The Filippo II sits alone on a beautiful promontory looking out over the bay of Porto Santo Stefano. It is an impressive hotel in every way, and not terribly expensive. My room was a living room, kitchenette, and bedroom, all having floor to ceiling sliding glass windows that opened onto a large private balcony that looks out over the gulf.

But hotel resorting was not my objective for stopping over on this island for my first “true” day in Italy. When I was settled into my room, and after a quick shower and change of clothes, I jumped into my car and began driving clockwise around the island to the south side and Porto Ercole.

The “port of Hercules” is definitely a magnet for yachters, with clear blue water, hundreds of boats moored or anchored in the bay, protective castles from past ages guarding the port from high positions above the bay. I was here, however, because of something that happened here 400 years earlier.

Michelangelo Merisi (known now as “Caravaggio”) was a scoundrel, a drinker, and a reckless brawler who had killed a man in Rome in the late 1500s. He was also one of the greatest artistic geniuses of all time. He had painted great masterworks for the Church in Rome, and for rich patrons like Ciriaco Mattei, but after a drunken duel and charges of manslaughter, he had to flee Rome and find refuge in other countries across the Mediterranean which were not directly controlled by the angry Pope.

As his fame grew in exile, the Pope in 1610 finally forgave all and asked Caravaggio to return to Rome and produce even greater masterpieces than before. He was only too happy to accept the church’s invitation. He packed his bags and recent artworks, and headed from Sicily back to his beloved Rome.

All we know from history is that his ship, for reasons that are not clear, steered off course and landed north of the mouth of the Tiber, in a small port called Porto Ercole. There, the great artist, with the next phase of his life lying gloriously ahead of him, died of what was described as a fever.

In October 2005, I was visiting Rome with Lou and Kay Strubeck. They wanted to see the Sistine Chapel in the Vatican. I decided to spend that time seeing some of the Caravaggio paintings located in Rome – a kind of Easter egg hunt. My first stop was the great cathedral of Santa Maria Del Popolo in upper Rome. As I climbed the steps to this great church, a priest was welcoming visitors at the door. I greeted him saying, “Excuse me, but does this church have works of Caravaggio inside?”

“Yes, signore, it does,” seeming almost to roll his eyes to the sky as if having to indulge a child.
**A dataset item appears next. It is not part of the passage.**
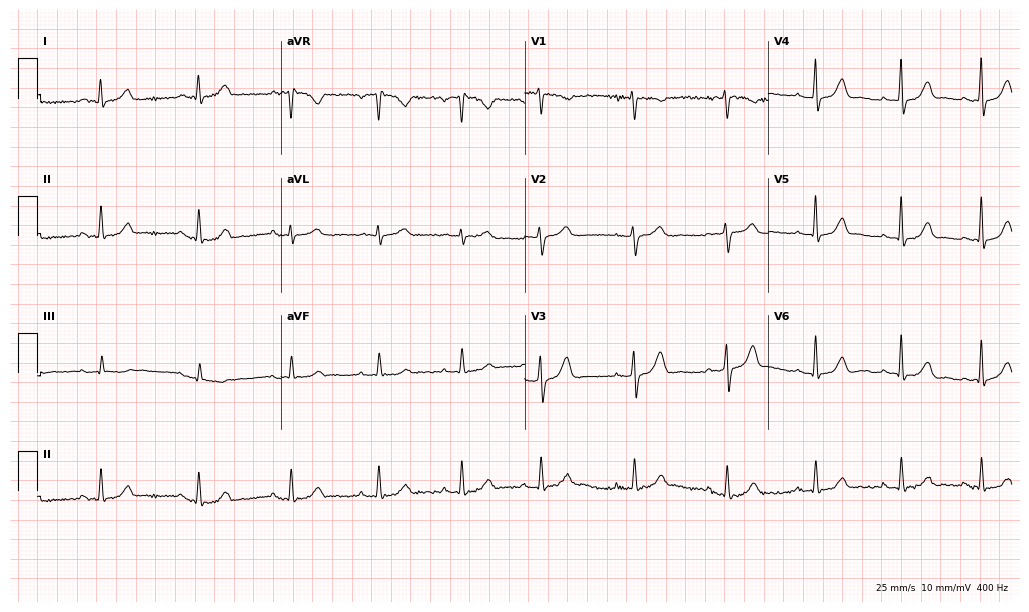
Standard 12-lead ECG recorded from a female patient, 37 years old (9.9-second recording at 400 Hz). Read as a normal ECG.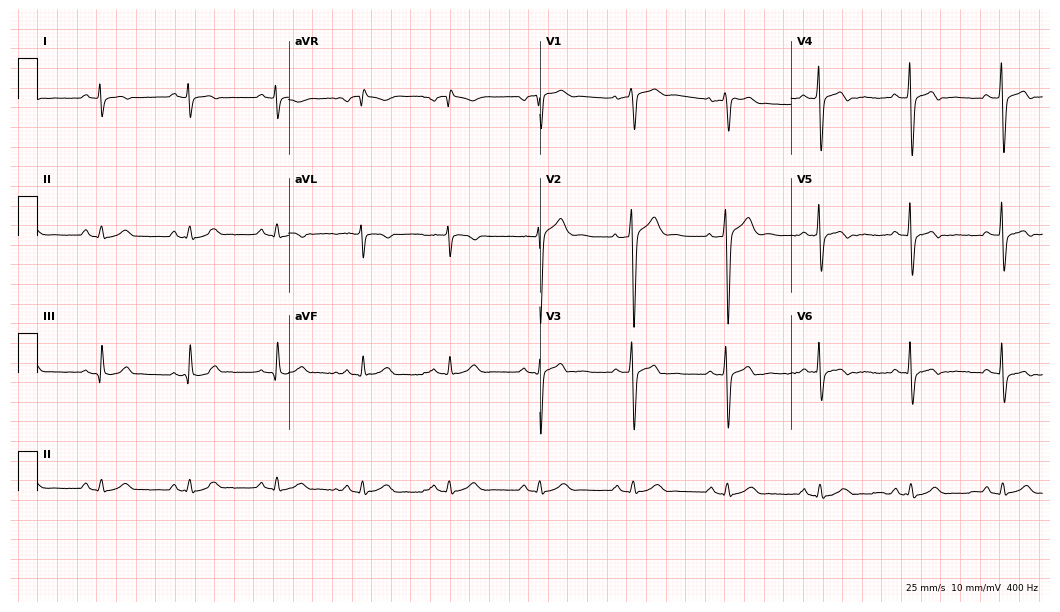
ECG (10.2-second recording at 400 Hz) — a male, 50 years old. Screened for six findings — first-degree AV block, right bundle branch block, left bundle branch block, sinus bradycardia, atrial fibrillation, sinus tachycardia — none is recorded.

“Where can I find them,” I asked.

“Signore,” he replied, “Whenever you want to see a Caravaggio, just go into the church and go to wherever all the people are.” The clear indication was that this great church, with hundreds of masterpieces – any one of which would be a major tourist attraction in a “regular city” like Dallas, Texas, was constantly being flooded by throngs who only wanted to see the works of one artist.

Sure enough, I walked into this grand cathedral. Two people stood over on the left side of the sanctuary, one person on the right, and about forty people were down at the far end of the church, in the left corner. I walked to where “all the people” were and saw the magnificent Crucifixion of Peter, and the Conversion of Saul. After that, Caravaggio would always be my favorite Italian painter.

Now, in the place of his untimely death, I stood before a sculpture in the center of the port town showing, in bronze, several elements found in Caravaggio’s paintings. His body was never recovered, since the Pope did not learn of Caravaggio’s death for a number of months. This sculpture, then, serves as his monument … for the one who, in time, might have even eclipsed his great predecessor Michelangelo Bonarotti. Instead, his works served as instruction to great painters who followed, like Rembrandt.